Had he looked downwards, the Breve must certainly have seen Manalone’s eyes watching him interestedly through the intervals between the stairs. Fortunately he was too intent on watching his own group who were maintaining a noisy diversion in the doorway. Manalone was fascinated. The possibility of a special police team dressed and acting like genuine Breve, was something he had never considered before. The more he thought about it, the more logical it became. For controlling such a rebellious yet formless movement as the Breve, infiltration was obviously a more efficient method than outside observation. He wondered idly what nature of quarry they were hunting, and if it was in any way connected with the illegal photo-play which he had seen earlier.
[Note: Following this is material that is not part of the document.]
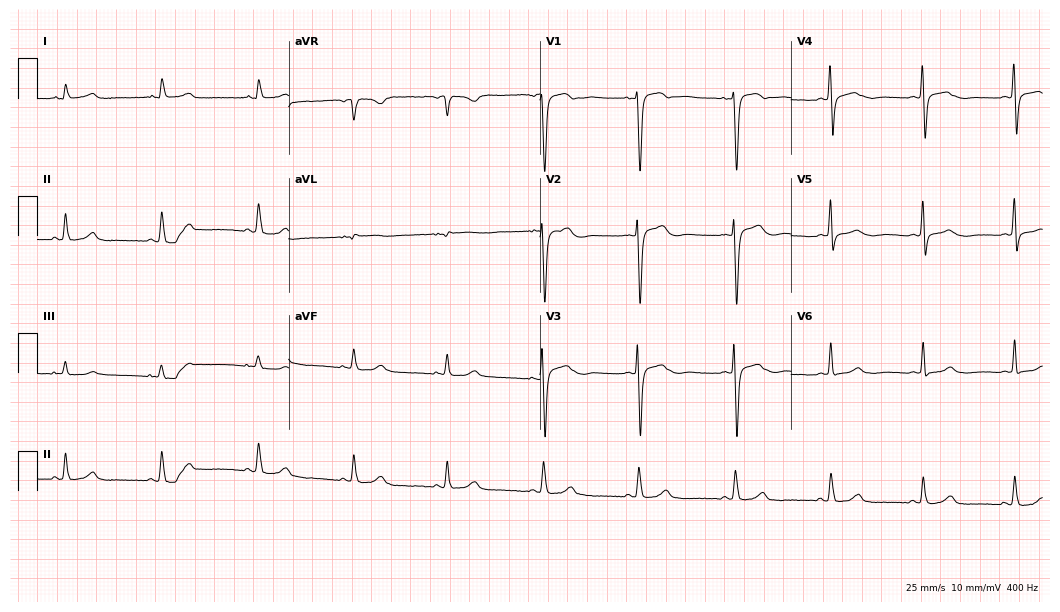
12-lead ECG (10.2-second recording at 400 Hz) from a 41-year-old male patient. Screened for six findings — first-degree AV block, right bundle branch block (RBBB), left bundle branch block (LBBB), sinus bradycardia, atrial fibrillation (AF), sinus tachycardia — none is recorded.

‘They’re looking for you, Manalone,’
he said to himself amusedly.
‘Something terribly subversive … like swearing at the autophone system or dropping toffee papers on the flower beds in Hotham Park. Manalone the terrible … always ready with a damning epithet to quell recalcitrant machinery, and never slow with a vicious sweet-wrapper to demonstrate his rejection of the Establishment. Manalone, you’re a right villain! Curious thing, though. If the police know that film is running, why don’t they close it down? Or could it be they’re leaving it … as a deliberate means of getting to know … precisely whom it attracts …?’

3
Manalone and the Homewards Turning

Returning
to the Hover-rail Terminal, Manalone studied the indicators carefully. He was pleased to find that the five-minute frequency of service to Bognor was being maintained despite the lateness of the hour. Such was the population density of London that even the remote suburb of Bognor pressured the facilities of the unique fast Hover-rail system into the small hours. He approached the autobarrier and dialled his destination, then dropped his ComCredit card into the appropriate slot. The machine read the encoded details on the card, verified his credit with the national credit computer, and issued him with a ticket. This done, the barrier cycled to enable him to pass on to the platform.

The car was already waiting, a sleek metal bullet sitting astride the feeder-rail, cushion deflated whilst the passengers hurried aboard. Manalone was fortunate in travelling late, inasmuch as he was able to board the first car of his choice. The barrier was programmed to admit only the normal complement of a car to the platform. One could frequently wait for up to six cars before admission was allowed. At this hour he even met the unaccustomed extravagance of finding several empty seats and a car hostess who actually had time to be civil.

Having a choice of seats, he dropped into his favourite position, fastened his seat-belt, and luxuriated in having room to stretch his legs. Only one other person joined the car after Manalone, and he curiously, opted to stay in the already fully occupied rear of the car. Manalone, always the acutest of observers, noted the fact and then dismissed it. Machinery could be wayward, infuriating and fallible, but at least he could establish a working relationship with it. But people, he could never understand.